President Obama's staff may not have known, and obviously did not tell him, that Stern had just begun a free fall in status everywhere outside the White House. It began with a hundred writers, academics, and assorted intellectuals all over the country who criticized his attack on Sal Rosselli's 150,000-member West Coast SEIU local; those critics were joined by a similar group in California, and then by public and community leaders in the state. In the labor movement, AFL-CIO leaders denounced him for his attack on John Wilhelm, president of UNITE/HERE. No one except his own staff and International Executive Board came to his defense; he lost the support of his own former partners in the Change to Win Federation which he had inspired and led.

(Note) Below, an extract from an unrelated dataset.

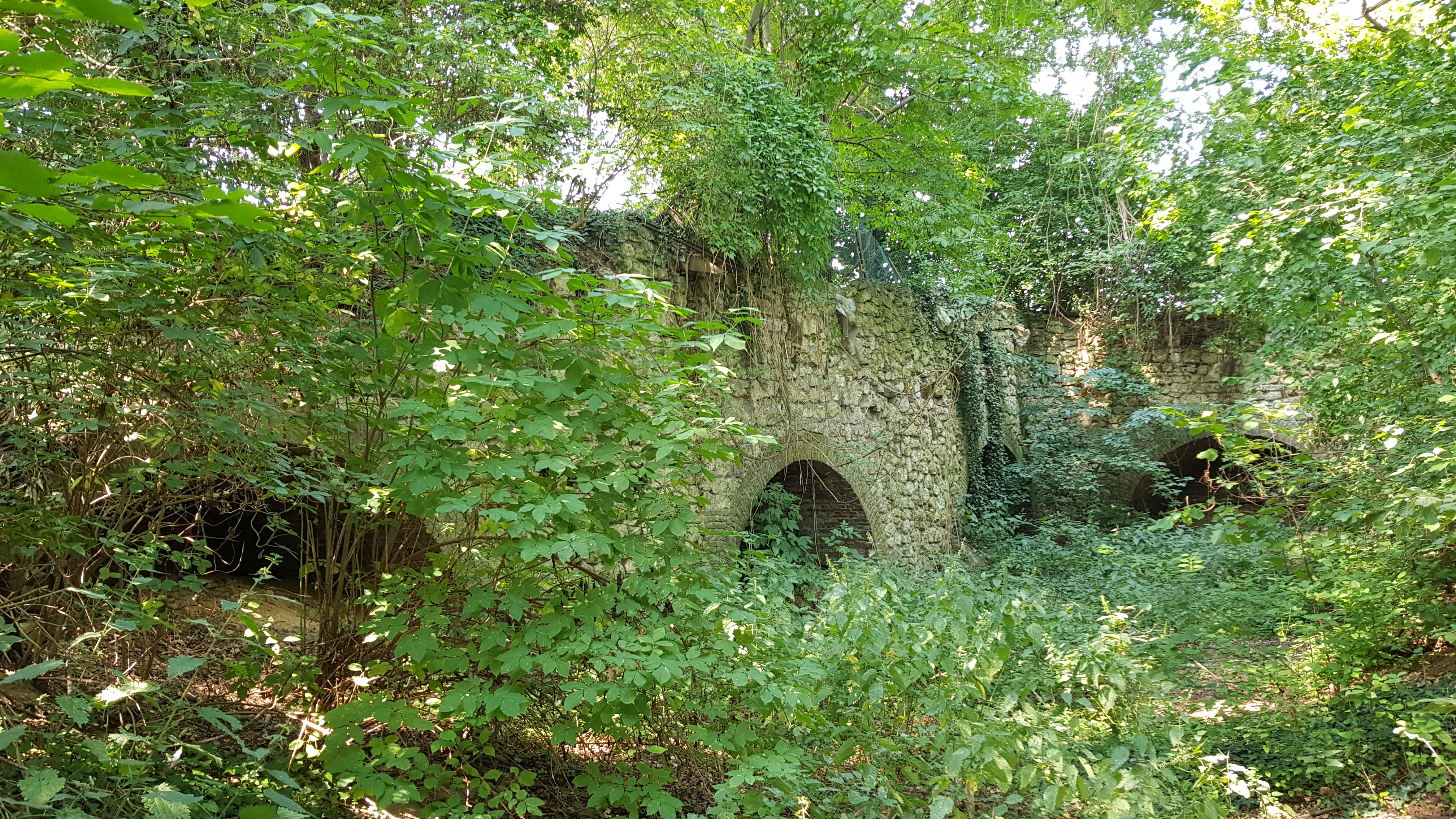 Kalkoven Amerikaanse Branderij, Kunrade, Nederland

Inside his own SEIU, people he placed in high union positions turned out to be corrupt. Officers who he had appointed to run two important locals were defeated by rank and file oppositions.

The unkindest cut of all came from his own International Executive Board which, under the SEIU constitution, was authorized to choose the successor to fill Stern's unexpired term of office. Stern's choice for SEIU president was Anna Burger, presumably second in command as secretary treasurer and the natural choice for the job. Under Stern's tutelage, she had emerged as head of the Change to Win coalition. She announced that she was a ready and willing candidate and she seemed to be the routine choice. But it was not to be. Now that the retiring Stern had lost the power to dispense perquisites and inflict pain, the members of the International Executive Board, who had seemed so supinely under his thumb, seem to have broken loose. Anna Burger, Stern's choice, never had a chance. She was obviously unable even to mount a campaign. Within two weeks of Stern's withdrawal, the board chose the new president: Mary Kay Henry, had been an executive vice president and a leader of the union's healthcare division.

In choosing a new career, Andy Stern may have performed one last service for his union. The new president and the old international board are free to try to mend what has begun to tear the union apart.